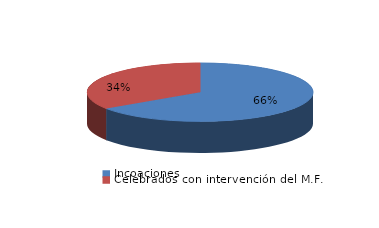
| Category | Series 0 |
|---|---|
| Incoaciones | 11123 |
| Celebrados con intervención del M.F. | 5854 |
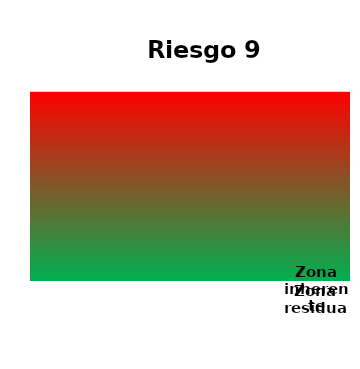
| Category | Zona  | Zona Residual | Zona inherente |
|---|---|---|---|
| Riesgo 9 | 4 | 0 | 0 |
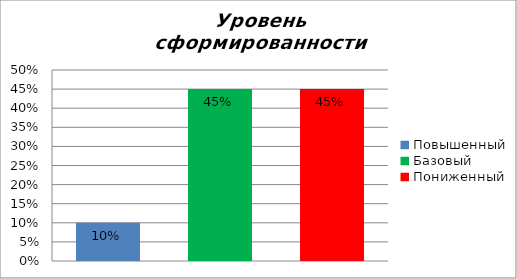
| Category | Уровень сформированности предметных результатов |
|---|---|
| Повышенный | 0.1 |
| Базовый | 0.45 |
| Пониженный | 0.45 |
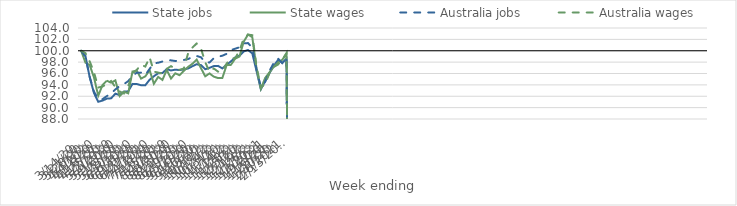
| Category | State jobs | State wages | Australia jobs | Australia wages |
|---|---|---|---|---|
| 14/03/2020 | 100 | 100 | 100 | 100 |
| 21/03/2020 | 99.127 | 97.928 | 98.956 | 99.592 |
| 28/03/2020 | 95.34 | 97.472 | 95.411 | 98.113 |
| 04/04/2020 | 92.562 | 95.309 | 92.812 | 96.235 |
| 11/04/2020 | 91.03 | 92.091 | 91.52 | 93.527 |
| 18/04/2020 | 91.237 | 93.981 | 91.496 | 93.723 |
| 25/04/2020 | 91.581 | 94.732 | 92.021 | 94.131 |
| 02/05/2020 | 91.635 | 94.367 | 92.516 | 94.682 |
| 09/05/2020 | 92.452 | 94.798 | 93.196 | 93.605 |
| 16/05/2020 | 92.204 | 92.04 | 93.786 | 92.839 |
| 23/05/2020 | 92.811 | 92.802 | 94.144 | 92.494 |
| 30/05/2020 | 92.865 | 92.512 | 94.649 | 93.8 |
| 06/06/2020 | 94.175 | 96.35 | 95.633 | 95.98 |
| 13/06/2020 | 94.153 | 96.502 | 96.135 | 96.637 |
| 20/06/2020 | 93.937 | 95.109 | 96.155 | 97.543 |
| 27/06/2020 | 93.939 | 95.493 | 95.736 | 97.22 |
| 04/07/2020 | 94.904 | 96.61 | 96.811 | 98.854 |
| 11/07/2020 | 95.516 | 94.19 | 97.797 | 96.324 |
| 18/07/2020 | 96.049 | 95.405 | 97.892 | 96.165 |
| 25/07/2020 | 96.082 | 94.871 | 98.105 | 95.98 |
| 01/08/2020 | 96.766 | 96.634 | 98.318 | 96.817 |
| 08/08/2020 | 96.533 | 95.111 | 98.31 | 97.297 |
| 15/08/2020 | 96.679 | 96.033 | 98.2 | 96.802 |
| 22/08/2020 | 96.601 | 95.7 | 98.249 | 96.652 |
| 29/08/2020 | 96.707 | 96.476 | 98.38 | 96.868 |
| 05/09/2020 | 96.886 | 97.158 | 98.54 | 99.571 |
| 12/09/2020 | 97.278 | 97.71 | 98.935 | 100.548 |
| 19/09/2020 | 97.632 | 98.444 | 99.081 | 101.275 |
| 26/09/2020 | 97.482 | 96.951 | 98.859 | 100.413 |
| 03/10/2020 | 96.744 | 95.508 | 97.958 | 97.98 |
| 10/10/2020 | 96.994 | 96.016 | 97.945 | 96.303 |
| 17/10/2020 | 97.304 | 95.451 | 98.678 | 96.878 |
| 24/10/2020 | 97.34 | 95.199 | 98.932 | 96.325 |
| 31/10/2020 | 96.892 | 95.211 | 99.127 | 96.446 |
| 07/11/2020 | 97.551 | 97.47 | 99.458 | 97.753 |
| 14/11/2020 | 98.118 | 97.517 | 100.12 | 98.654 |
| 21/11/2020 | 98.827 | 98.614 | 100.358 | 98.686 |
| 28/11/2020 | 99.122 | 98.988 | 100.609 | 100.004 |
| 05/12/2020 | 99.893 | 101.601 | 101.271 | 102.199 |
| 12/12/2020 | 100.125 | 102.843 | 101.353 | 102.847 |
| 19/12/2020 | 99.54 | 102.388 | 100.515 | 102.738 |
| 26/12/2020 | 96.427 | 96.831 | 96.696 | 97.23 |
| 02/01/2021 | 93.231 | 93.313 | 93.609 | 93.51 |
| 09/01/2021 | 94.635 | 95.216 | 94.526 | 94.153 |
| 16/01/2021 | 96.056 | 96.194 | 96.434 | 96.036 |
| 23/01/2021 | 97.324 | 97.184 | 97.839 | 97.148 |
| 30/01/2021 | 98.364 | 97.939 | 98.639 | 97.559 |
| 06/02/2021 | 97.865 | 98.407 | 97.828 | 98.431 |
| 13/02/2021 | 98.619 | 99.442 | 98.686 | 99.61 |
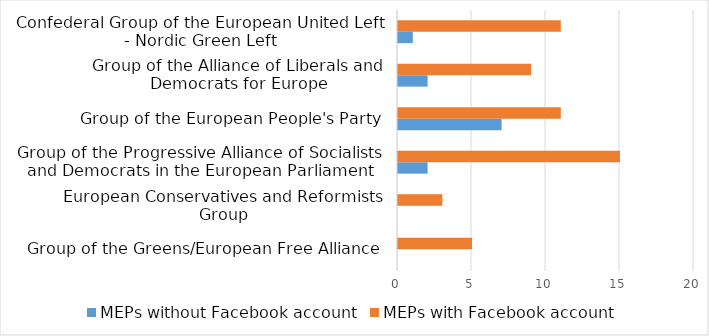
| Category | MEPs without Facebook account | MEPs with Facebook account |
|---|---|---|
| Group of the Greens/European Free Alliance | 0 | 5 |
| European Conservatives and Reformists Group | 0 | 3 |
| Group of the Progressive Alliance of Socialists and Democrats in the European Parliament | 2 | 15 |
| Group of the European People's Party | 7 | 11 |
| Group of the Alliance of Liberals and Democrats for Europe | 2 | 9 |
| Confederal Group of the European United Left - Nordic Green Left | 1 | 11 |
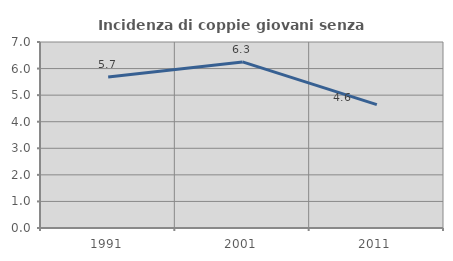
| Category | Incidenza di coppie giovani senza figli |
|---|---|
| 1991.0 | 5.682 |
| 2001.0 | 6.25 |
| 2011.0 | 4.645 |
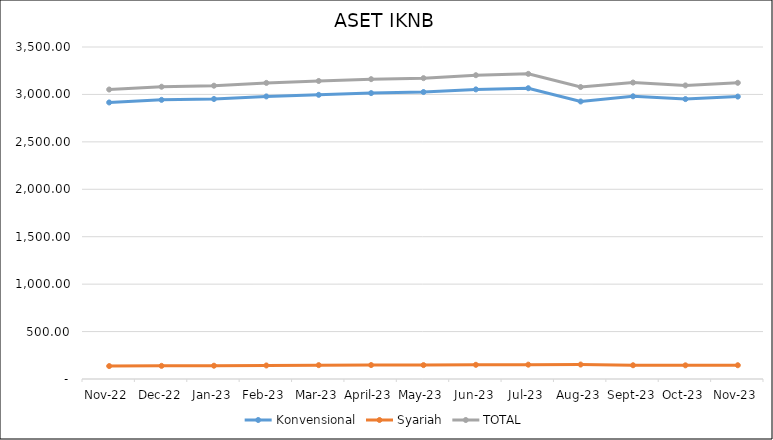
| Category |  Konvensional  |  Syariah  | TOTAL |
|---|---|---|---|
| Nov-22 | 2915.393 | 136.376 | 3051.769 |
| Dec-22 | 2942.716 | 138.533 | 3081.249 |
| Jan-23 | 2951.832 | 140.165 | 3091.997 |
| Feb-23 | 2978.913 | 142.696 | 3121.609 |
| Mar-23 | 2995.706 | 146.066 | 3141.772 |
| April-23 | 3013.962 | 147.013 | 3160.975 |
| May-23 | 3025.142 | 146.46 | 3171.602 |
| Jun-23 | 3053.172 | 149.576 | 3202.747 |
| Jul-23 | 3065.53 | 151.21 | 3216.74 |
| Aug-23 | 2925.63 | 152.49 | 3078.12 |
| Sep-23 | 2980.284 | 144.946 | 3125.23 |
| Oct-23 | 2950.911 | 144.2 | 3095.111 |
| Nov-23 | 2977.349 | 145.12 | 3122.469 |
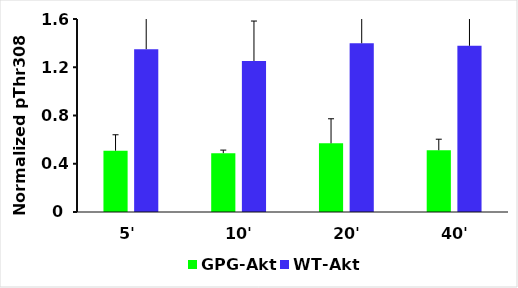
| Category | GPG-Akt | WT-Akt |
|---|---|---|
| 5' | 0.508 | 1.35 |
| 10' | 0.488 | 1.252 |
| 20' | 0.569 | 1.399 |
| 40' | 0.512 | 1.378 |
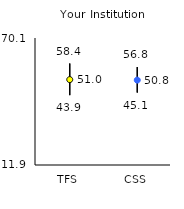
| Category | 25th | 75th | Mean |
|---|---|---|---|
| TFS | 43.9 | 58.4 | 51.03 |
| CSS | 45.1 | 56.8 | 50.8 |
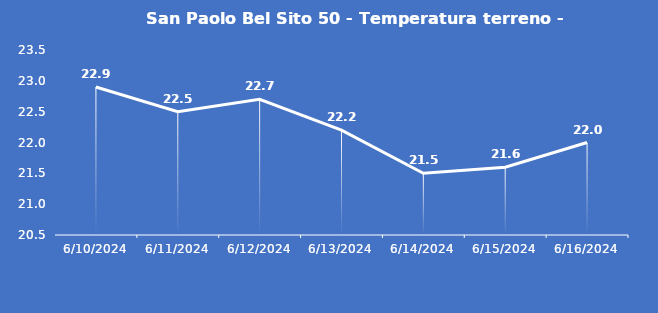
| Category | San Paolo Bel Sito 50 - Temperatura terreno - Grezzo (°C) |
|---|---|
| 6/10/24 | 22.9 |
| 6/11/24 | 22.5 |
| 6/12/24 | 22.7 |
| 6/13/24 | 22.2 |
| 6/14/24 | 21.5 |
| 6/15/24 | 21.6 |
| 6/16/24 | 22 |
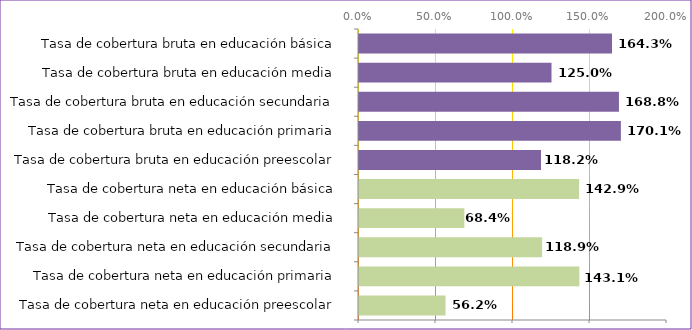
| Category | Series 0 |
|---|---|
| Tasa de cobertura neta en educación preescolar | 0.562 |
| Tasa de cobertura neta en educación primaria | 1.431 |
| Tasa de cobertura neta en educación secundaria | 1.189 |
| Tasa de cobertura neta en educación media | 0.684 |
| Tasa de cobertura neta en educación básica | 1.429 |
| Tasa de cobertura bruta en educación preescolar | 1.182 |
| Tasa de cobertura bruta en educación primaria | 1.7 |
| Tasa de cobertura bruta en educación secundaria | 1.688 |
| Tasa de cobertura bruta en educación media | 1.25 |
| Tasa de cobertura bruta en educación básica | 1.643 |

Task to complete:
Everything above from the line containing "98.678 | 96.878 |" through the line containing "145.12 | 3122.469 |" must be repeated exactly, and the pictures must be left out.

Solved exercise:
| 17/10/2020 | 97.304 | 95.451 | 98.678 | 96.878 |
| 24/10/2020 | 97.34 | 95.199 | 98.932 | 96.325 |
| 31/10/2020 | 96.892 | 95.211 | 99.127 | 96.446 |
| 07/11/2020 | 97.551 | 97.47 | 99.458 | 97.753 |
| 14/11/2020 | 98.118 | 97.517 | 100.12 | 98.654 |
| 21/11/2020 | 98.827 | 98.614 | 100.358 | 98.686 |
| 28/11/2020 | 99.122 | 98.988 | 100.609 | 100.004 |
| 05/12/2020 | 99.893 | 101.601 | 101.271 | 102.199 |
| 12/12/2020 | 100.125 | 102.843 | 101.353 | 102.847 |
| 19/12/2020 | 99.54 | 102.388 | 100.515 | 102.738 |
| 26/12/2020 | 96.427 | 96.831 | 96.696 | 97.23 |
| 02/01/2021 | 93.231 | 93.313 | 93.609 | 93.51 |
| 09/01/2021 | 94.635 | 95.216 | 94.526 | 94.153 |
| 16/01/2021 | 96.056 | 96.194 | 96.434 | 96.036 |
| 23/01/2021 | 97.324 | 97.184 | 97.839 | 97.148 |
| 30/01/2021 | 98.364 | 97.939 | 98.639 | 97.559 |
| 06/02/2021 | 97.865 | 98.407 | 97.828 | 98.431 |
| 13/02/2021 | 98.619 | 99.442 | 98.686 | 99.61 |
| Category | MEPs without Facebook account | MEPs with Facebook account |
|---|---|---|
| Group of the Greens/European Free Alliance | 0 | 5 |
| European Conservatives and Reformists Group | 0 | 3 |
| Group of the Progressive Alliance of Socialists and Democrats in the European Parliament | 2 | 15 |
| Group of the European People's Party | 7 | 11 |
| Group of the Alliance of Liberals and Democrats for Europe | 2 | 9 |
| Confederal Group of the European United Left - Nordic Green Left | 1 | 11 |
| Category | Incidenza di coppie giovani senza figli |
|---|---|
| 1991.0 | 5.682 |
| 2001.0 | 6.25 |
| 2011.0 | 4.645 |
| Category |  Konvensional  |  Syariah  | TOTAL |
|---|---|---|---|
| Nov-22 | 2915.393 | 136.376 | 3051.769 |
| Dec-22 | 2942.716 | 138.533 | 3081.249 |
| Jan-23 | 2951.832 | 140.165 | 3091.997 |
| Feb-23 | 2978.913 | 142.696 | 3121.609 |
| Mar-23 | 2995.706 | 146.066 | 3141.772 |
| April-23 | 3013.962 | 147.013 | 3160.975 |
| May-23 | 3025.142 | 146.46 | 3171.602 |
| Jun-23 | 3053.172 | 149.576 | 3202.747 |
| Jul-23 | 3065.53 | 151.21 | 3216.74 |
| Aug-23 | 2925.63 | 152.49 | 3078.12 |
| Sep-23 | 2980.284 | 144.946 | 3125.23 |
| Oct-23 | 2950.911 | 144.2 | 3095.111 |
| Nov-23 | 2977.349 | 145.12 | 3122.469 |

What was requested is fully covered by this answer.